Mental health and wellness are about ultimately more than just identifying and addressing instances of mental illness. We need to worry about not just eliminating risk factors, but about promoting protective factors – about helping teens and students improve their psychological wellbeing and manage the daily stressors in their lives before these issues compound and worsen.

There are many concrete ways to help teens prioritize their mental wellbeing, past learning more about how their mood and mental health can be influenced through stress and certain self-destructive behaviour or improved through direct and indirect support and treatment. These include:

    • Seeking out friends and peers online and elsewhere. Social connection is especially important for teens, and even more so now. Many teens haven’t been able to engage in their usual hobbies or activities with friends due to the dangers these activities might pose – and while many teens understand the responsibility they bear during a pandemic, it’s important for teens to continue to interact with one another in a healthy manner. That is where online activities can become an important source of joy and fond memories for many, whether it is through team games, Discord calls, or group workouts on Zoom.
    • Prioritize sleep hygiene. With the pace at which the world is moving, it often feels like there are not enough hours in the day to get everything done. Yet at the same time, some days can feel like they are an endless crawl. This dissonance is highlighted in the early hours of the night, when anxieties, racing thoughts, and doomscrolling can keep teens up way past their bedtime. Learning to appreciate and prioritize sleep – not just because mom or dad said so, but because of the benefits of being well rested – is a greatly underappreciated part of maintaining one’s mental wellbeing.
    • Limit social media hours. While it’s important to stay connected with our friends, there are still some negative elements to being constantly online – or “Too Online”, if you will. Social media is curated for each user, typically along the lines of what interests them the most. This can be great for discovering new artists, but it can lead to feeds dominated by negative headlines and news, polarizing content, and a slew of depressing data, not to mention hater discourse, and content that promotes self-loathing. Research show that it’s not necessarily social media itself, but the intensity of its use, that predicates negative impact. Self-limiting social media to certain time slots can do a lot to help teens focus on things other than their feed.
    • Exercise or get moving several times a week. A few minutes of exercise per day can go a long way towards regulating mood and reducing negative thoughts, effectively having an antidepressant and calming effect on most of us.
    • The quality and quantity of the exercise matters little past a certain point. What’s more important is finding something you can do consistently, and something you genuinely like doing, whether that’s hardcore weightlifting, a light swim, dancing in your room, or walking the dog.
    • Plan a healthy and individualized diet. Studies show that Americans are paying more attention to what they eat, and that they generally understand the importance of a healthier diet. Yet knowing what is healthy and implementing a healthy diet are two very separate things.

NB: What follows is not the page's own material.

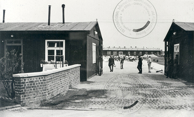 Lối vào khu nhà của tù nhân. Bên trái và bên phải là doanh trại bằng gỗ dành cho sĩ quan chỉ huy khu giam giữ tù nhân.
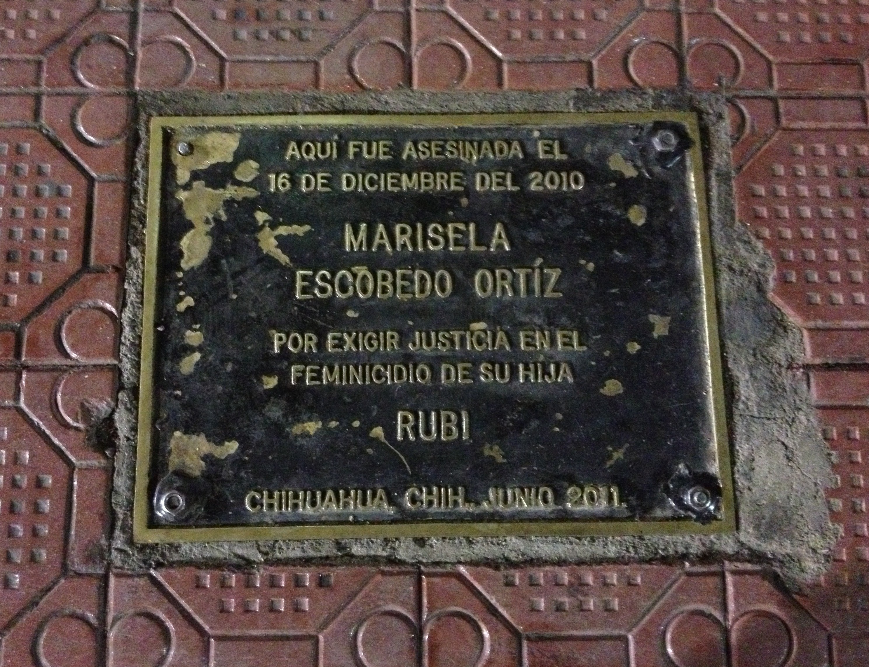 Placa conmerativa del lugar del asesinato de la activista mexicana Marisela Escobedo Ortiz en la banqueta del Palacio de Gobierno de Chihuahua
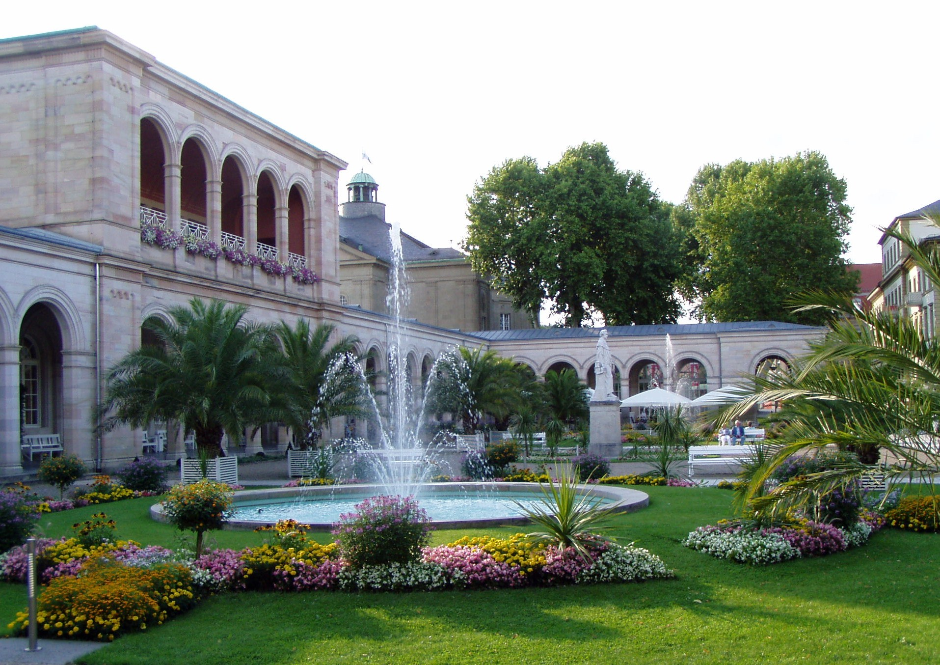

Just as with exercise, it helps to take small steps and consider changes that are both realistic and consistent in the long-term. Teens should also be encouraged to take a greater part in determining what they eat, as it can be beneficial to start forming healthy eating habits at an earlier stage in life.

Coping With Mental Health Issues Through Small Lifestyle Changes

The emphasis on “small” is to focus on the first step. One of the hallmarks of school-related stress in high schoolers is the unending feeling of being constantly overwhelmed – the last thing you would want is to add onto that. However, by making small steps towards committing to one’s own mental wellbeing, teens can be encouraged to think of their needs and develop the habits needed to manage stress in the long-term, without feeling like they’re being tasked with too much.

A big part of embracing adulthood is stepping up to the plate of individual responsibility, for oneself and one is impact on others especially. But too much too quickly will backfire. Expecting teens to take on all the burden for their mental health is unwise, as well. Mental wellbeing is about both internal and external support, through self-love and healthy coping mechanisms, but also a robust relationship with friends and family, and access to important mental health resources.

Tackle different habits and strategies one at a time, encouraging teens to focus on their sleep first, or create a schedule for when they should and shouldn’t check their social accounts, and ensure that they understand they have the option to ask for help whenever they need it.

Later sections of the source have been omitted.